If the desired point C can be any of the infinitely-many points fitting your requirements, here is one method.

Choose any vector that is not parallel or anti-parallel to vector AB. You could try the vector (1, 0, 0), and if that is parallel you could use (0, 1, 0) instead. Then take the cross-product of vector AB and the chosen vector. That cross-product is perpendicular to vector AB. Divide that cross-product by its length then multiply by the desired length N. Finally extend that vector from point B to find your desired point C.
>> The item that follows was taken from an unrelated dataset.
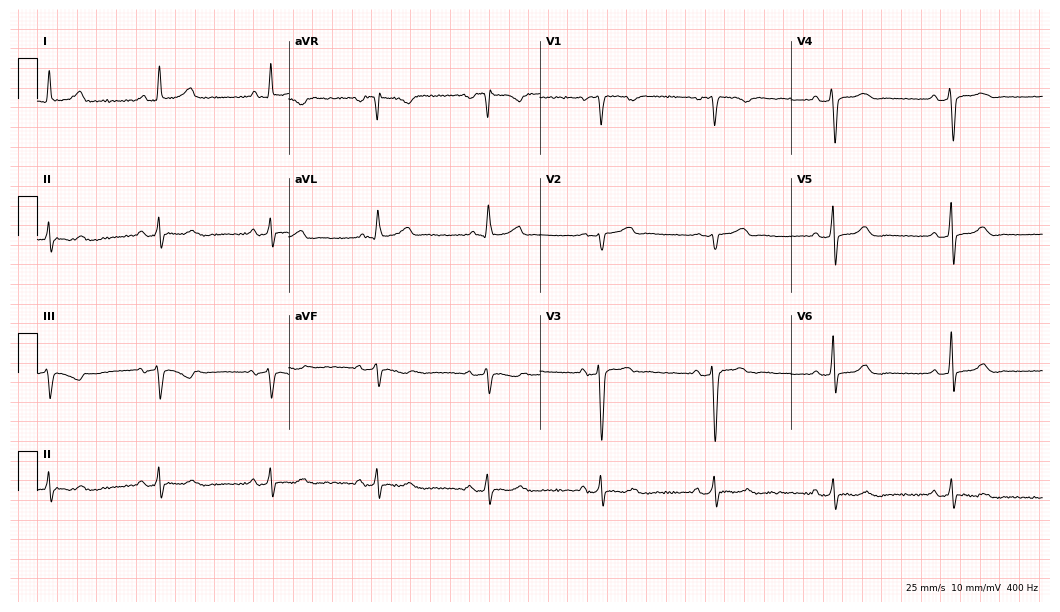
ECG (10.2-second recording at 400 Hz) — a 62-year-old female. Screened for six findings — first-degree AV block, right bundle branch block (RBBB), left bundle branch block (LBBB), sinus bradycardia, atrial fibrillation (AF), sinus tachycardia — none is recorded. Findings outside these six are not listed.

Here is code in Python 3 that follows that algorithm. This code is somewhat non-pythonic to make it easier to convert to other languages. (If I really did this for myself I would use the numpy module to avoid coordinates completely and shorten this code.) But it does treat the points as tuples of 3 values: many languages will require you to handle each coordinate separately. Any real-life code would need to check for "near zero" rather than "zero" and to check that the sqrt calculation does not result in zero. I'll leave those additional steps to you. Ask if you have more questions.

from math import sqrt

def pt_at_given_distance_from_line_segment_and_endpoint(a, b, dist):
    """Return a point c such that line segment bc is perpendicular to
    line segment ab and segment bc has length dist.
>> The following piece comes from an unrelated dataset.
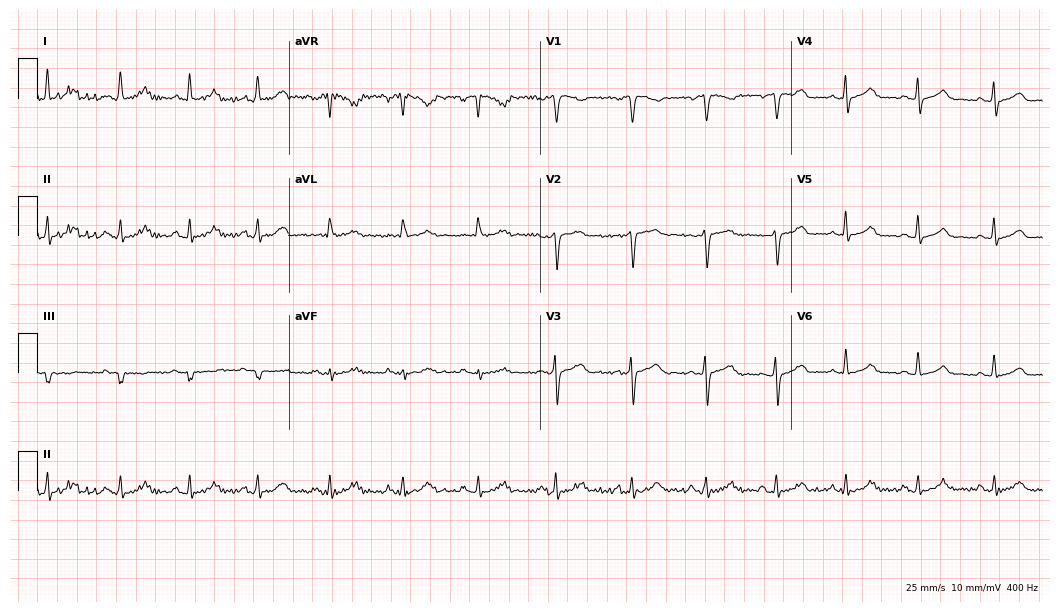
ECG — a female, 57 years old. Labelled as a normal ECG.
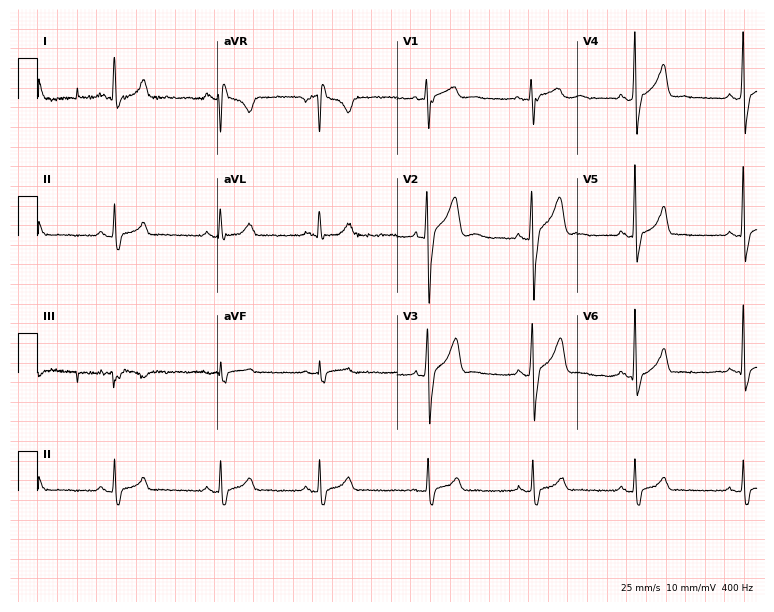
Resting 12-lead electrocardiogram. Patient: a man, 22 years old. Read as a normal ECG.

    a and b are tuples of length 3, dist is a positive float.
    """
    vec_ab = (b[0]-a[0], b[1]-a[1], b[2]-a[2])
    # Find a vector not parallel or antiparallel to vector ab
    if vec_ab[1] != 0 or vec_ab[2] != 0:
        vec = (1, 0, 0)
    else:
        vec = (0, 1, 0)
    # Find the cross product of the vectors
    cross = (vec_ab[1] * vec[2] - vec_ab[2] * vec[1],
             vec_ab[2] * vec[0] - vec_ab[0] * vec[2],
             vec_ab[0] * vec[1] - vec_ab[1] * vec[0])
    # Find the vector in the same direction with length dist
    factor = dist / sqrt(cross[0]**2 + cross[1]**2 + cross[2]**2)
    newvec = (factor * cross[0], factor * cross[1], factor * cross[2])
    # Find point c such that vector bc is that vector
    c = (b[0] + newvec[0], b[1] + newvec[1], b[2] + newvec[2])
    # Done!
    return c

The resulting output from the command

print(pt_at_given_distance_from_line_segment_and_endpoint((1, 2, 3), (4, 5, 6), 2))

is

(4.0, 6.414213562373095, 4.585786437626905)